Erlich:The situation with Covid-19 does not seem to be that bad over here. I suppose it is similar to the situation in New Zealand. The population of Uruguay is very small, so it is quite under control. I think it also has to do with the fact that the outbreak of Covid-19 came much later here than in Japan and Europe.
―What do you think about the current situation?
Erlich: I think numerous things will come to change over time. First of all, the effect of the invasion caused by this virus is nothing particularly new. In terms of the use of technology, many things have been created in the last 10 to 20 years, and while these tools are accessible to all, I believe we are at a moment in which there will be various changes. I feel that these changes will remain, even after the situation subsides. I’d still want to meet and encounter people personally, and I understand the importance of one-on-one conversation. Yet now, we are experiencing a situation in which this kind of communication is not possible. Although we may think that it’s strange right now, there may come a time in the near future when it doesn’t feel so out of the ordinary. Many people are undergoing this same experience.
People’s movements have been restricted, and we find ourselves isolated from one another. Social events and social activities have significantly decreased, and people only spend time with their families, with fewer opportunities to work and interact with other people. We now have more personal time to ourselves. This is very interesting. The pandemic is indeed negative both economically and socially, and will bring about side effects that are more dangerous than the virus itself. At the same time however, I think that the world needs to stop for a moment. Our human activities have become like a constant and continuously operating machine. What will happen though, if we don’t have time to think and reflect on things? At times it is important to have moments of silence. I believe that in the wake of this pandemic, everything will be much more meaningful and have more deeper value. I don’t think this feeling will last forever. But for example, in the upcoming Echigo-Tsumari Art Triennale or Setouchi Triennale, I feel that the artist will be able to contribute something more to communities. People are looking to see something that inspires new ideas and brings hope, enabling them to believe in the future.
――Do you feel that the pandemic will also influence your work?
Erlich:I am sure there will be influences. More importantly however, I feel that even though the work doesn’t change by itself, the way we see and interpret things will change, as the world has changed.

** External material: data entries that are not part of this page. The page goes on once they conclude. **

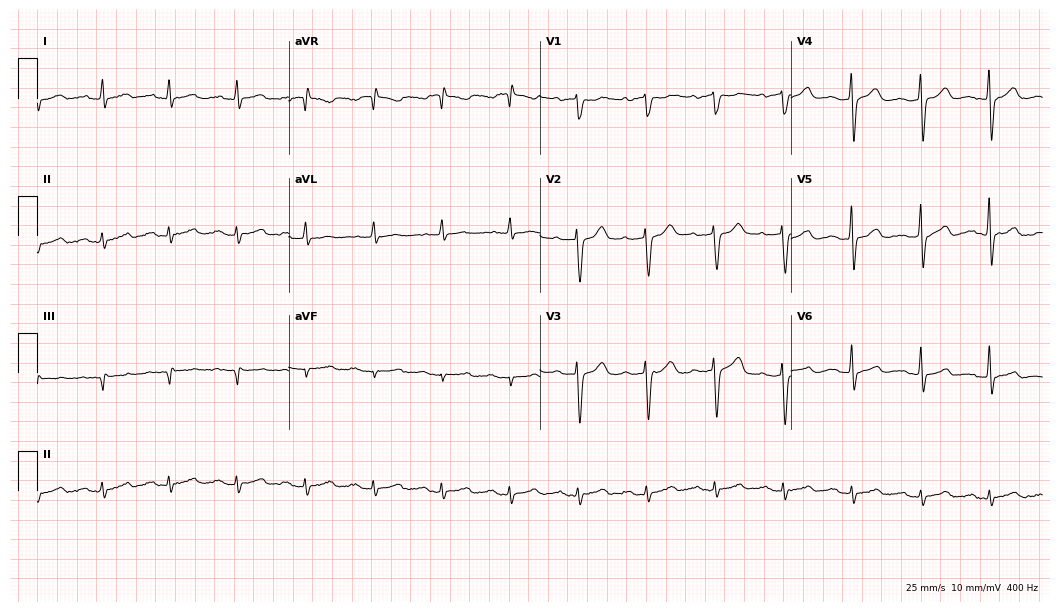
ECG (10.2-second recording at 400 Hz) — a 53-year-old man. Labelled as a normal ECG.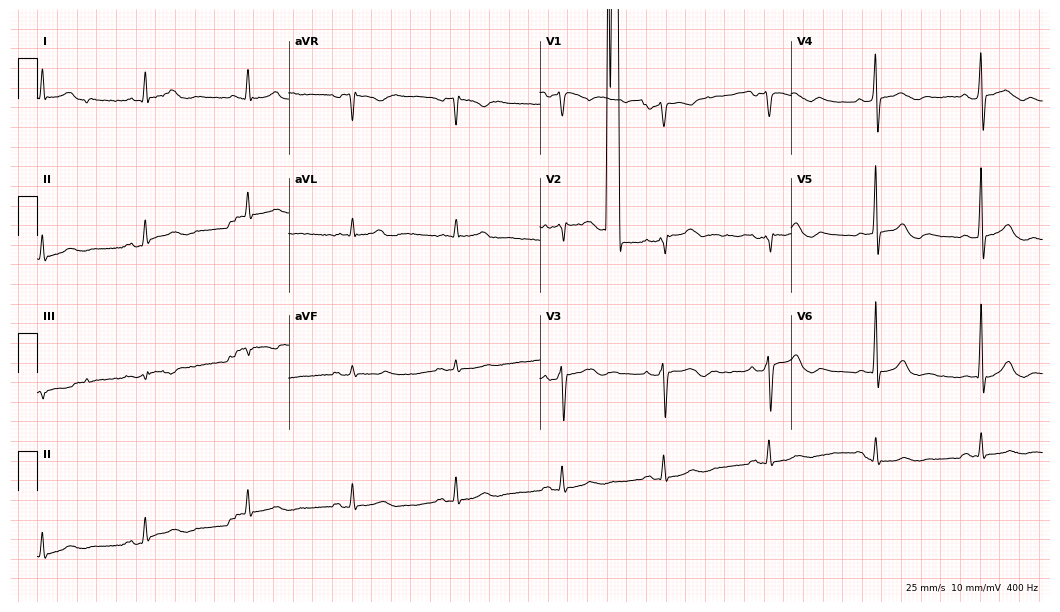
ECG (10.2-second recording at 400 Hz) — a 74-year-old male. Screened for six findings — first-degree AV block, right bundle branch block, left bundle branch block, sinus bradycardia, atrial fibrillation, sinus tachycardia — none is recorded.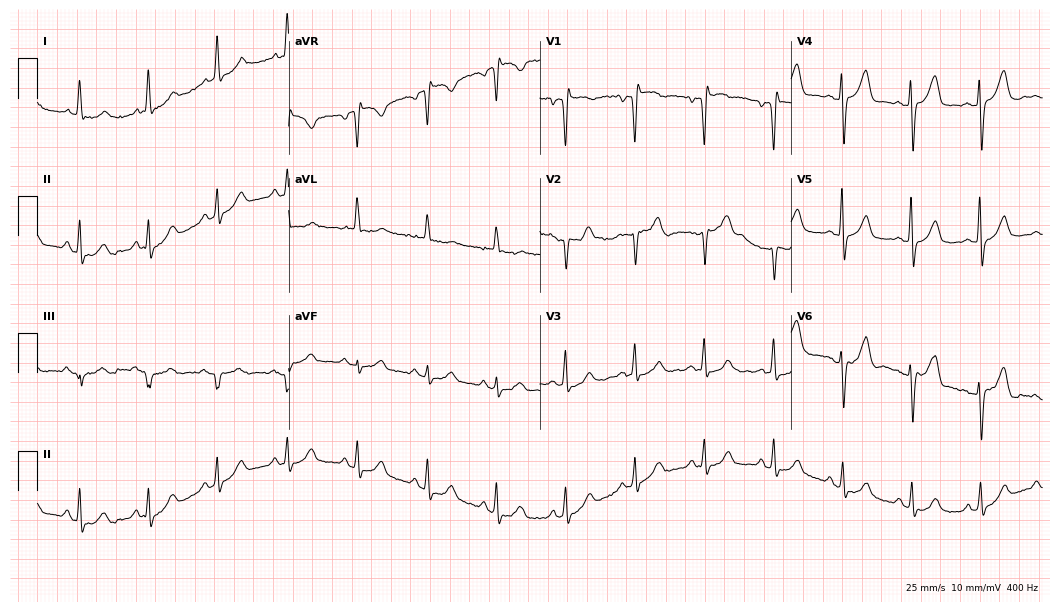
12-lead ECG (10.2-second recording at 400 Hz) from a 72-year-old male patient. Labelled as a normal ECG.

Erlich:For example, some of my works are based on the premise of interaction and participation, and invite people to come together. However, this is not the best timing for this kind of work, as we are required to keep our social distance. Now we find ourselves thinking about the two concepts of social distancing. One is that social distancing is a good thing, as that which offers safety and enables us to live. The other is the idea that not keeping our social distance can possibly result in death. I think that we need to integrate and unify these ideas. Of course it is important to keep our distance under these circumstances, but at the same time we must not forget that we human beings are social animals.
―Infinite Staircase in KAMU kanazawa is your second permanent work in Kanazawa, following the Swimming Pool which is installed in the 21st Century Museum of Contemporary Art Kanazawa.

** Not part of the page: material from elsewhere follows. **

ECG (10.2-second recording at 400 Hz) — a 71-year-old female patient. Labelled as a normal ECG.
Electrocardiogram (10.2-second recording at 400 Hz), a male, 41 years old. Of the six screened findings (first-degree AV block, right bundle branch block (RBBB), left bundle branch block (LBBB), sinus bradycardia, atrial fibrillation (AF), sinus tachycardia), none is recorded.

Erlich:I created this work in thinking about the quality of the space. The space introduces a new sense of direction to the space of this new museum. The work is not strictly related to the Swimming Pool, and is something entirely different, yet in the sense that it is in the same city it is important for the works to be in a certain dialogue with and compliment one another. Visitors may already be familiar with the Swimming Pool, so here I found it is important to create a new experience that is related to the architecture and the space.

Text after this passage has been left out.